No ano 148 a.C, a Macedônia se torna província romana e o mesmo acontece com todas as cidades pertencentes a essa região, entre elas Filipos. Quando Paulo chega à cidade, em sua segunda viagem missionária, entre os anos 49 e 52 d.C., ela continua sob o domínio romano. Na Carta, encontramos a seguinte informação: "Todos os santos vos saúdam, especialmente os da casa do Imperador" (4,22).
O que significa estar sob o domínio dessa grande potência? De onde vem sua riqueza? Como esse Império se organiza e de que modo domina?
O Império Romano está sustentado por três pilares: a escravidão, a propriedade privada da terra e o comércio.
1) Escravidão - A mão de obra escrava é encontrada em toda e qualquer ocupação ou atividade civil e é utilizada como força de trabalho na produção da vida material, predominantemente nas minas, na agricultura e no serviço doméstico dos grandes senhores. Alo escrava/o não é considerada/o uma pessoa, mas um bem do mesmo nível que uma extensão de terras, uma cabeça de gado ou uma saca de grãos, por exemplo. Além disso, escravas e escravos, consideradas/os como mercadorias, são facilmente transportadas/os de um local para outro, o que aumenta sua importância.
2) Propriedade privada da terra - As vastas extensões de terra pertencem à elite romana e quem as cultiva é a mão de obra escrava. Da concentração de terra e do trabalho escravo a elite extrai o excedente da produção geradora de riqueza. Este excedente a elite utiliza para sustentar uma vida de luxo e pompa nos centros urbanos do Império.

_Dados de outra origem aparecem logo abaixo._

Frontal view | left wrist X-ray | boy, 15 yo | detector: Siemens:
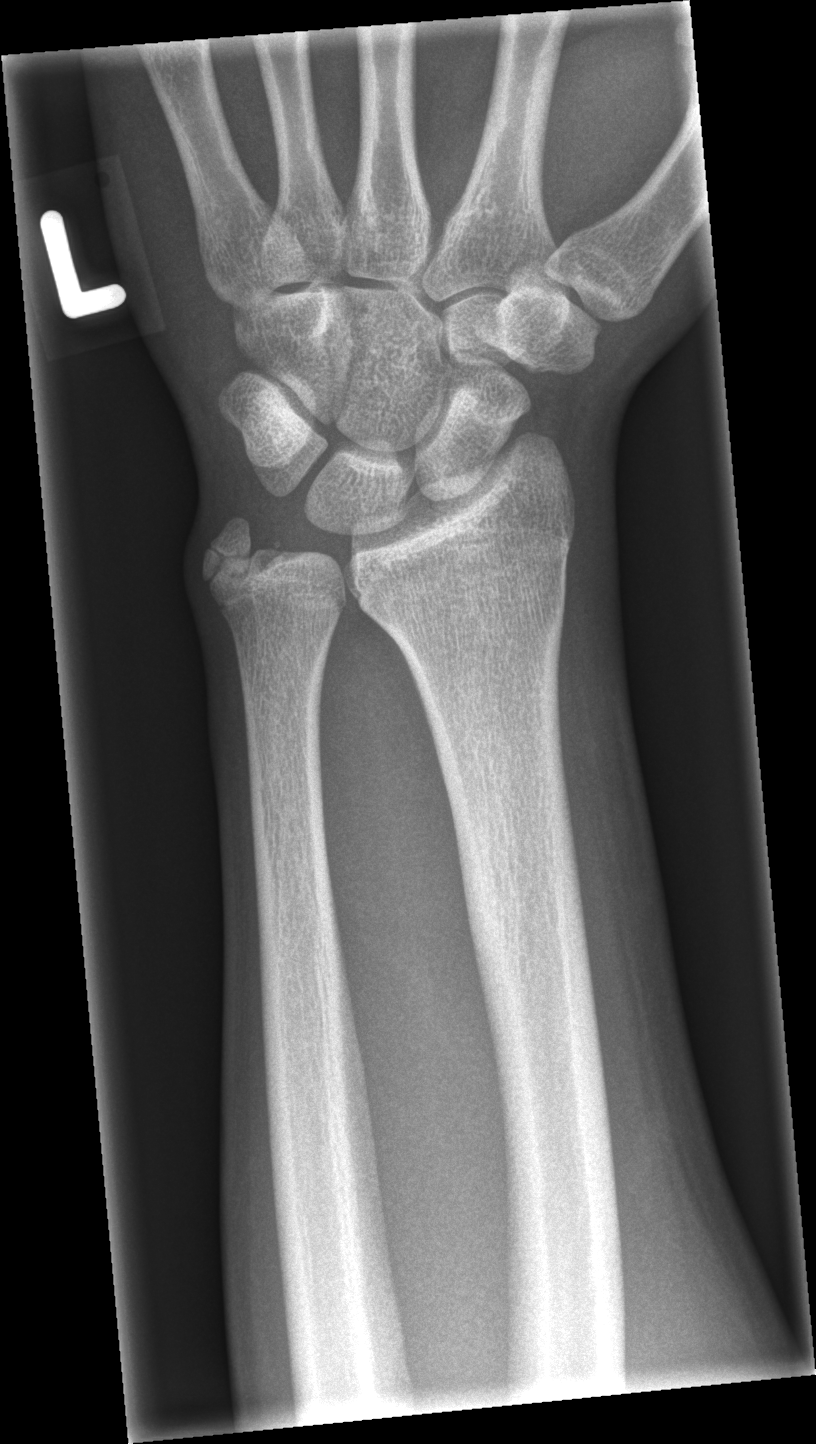

bone variant = 1 @ [x1=196, y1=514, x2=283, y2=590]
fracture = none labeled

3) Comércio - O Império entra em constantes batalhas. Os territórios conquistados são anexados às terras imperiais e seus habitantes escravizados.
Consequentemente aumenta a produção agrícola, uma vez que há terras e mão de obra abundante.
A produção intensa exige um forte esquema comercial, que é favorecido pelas muitas estradas abertas pelo Império e pelo aumento de segurança nas rotas marítimas. Além disso, a moeda única e um sistema bancário que fornece financiamento de crédito ajudam a garantir o domínio imperial nas regiões conquistadas aumentando, dessa forma, os mercados compradores. Essa "roda viva" sustenta o grande fluxo comercial do Império.
Além desses três fatores, o Império Romano conta com um exército bem equipado e bem remunerado, que garante a sua estabilidade. São funções do exército romano:
• Favorecer as conquistas romanas, obrigando as províncias conquistadas a sustentar a riqueza de Roma;
• Controlar a população livre e a população escrava;
• Estabelecer a "Pax Romana", ou seja, eliminar os muitos focos de resistência e de rebeliões por meio da força, e garantir uma segura arrecadação de tributos.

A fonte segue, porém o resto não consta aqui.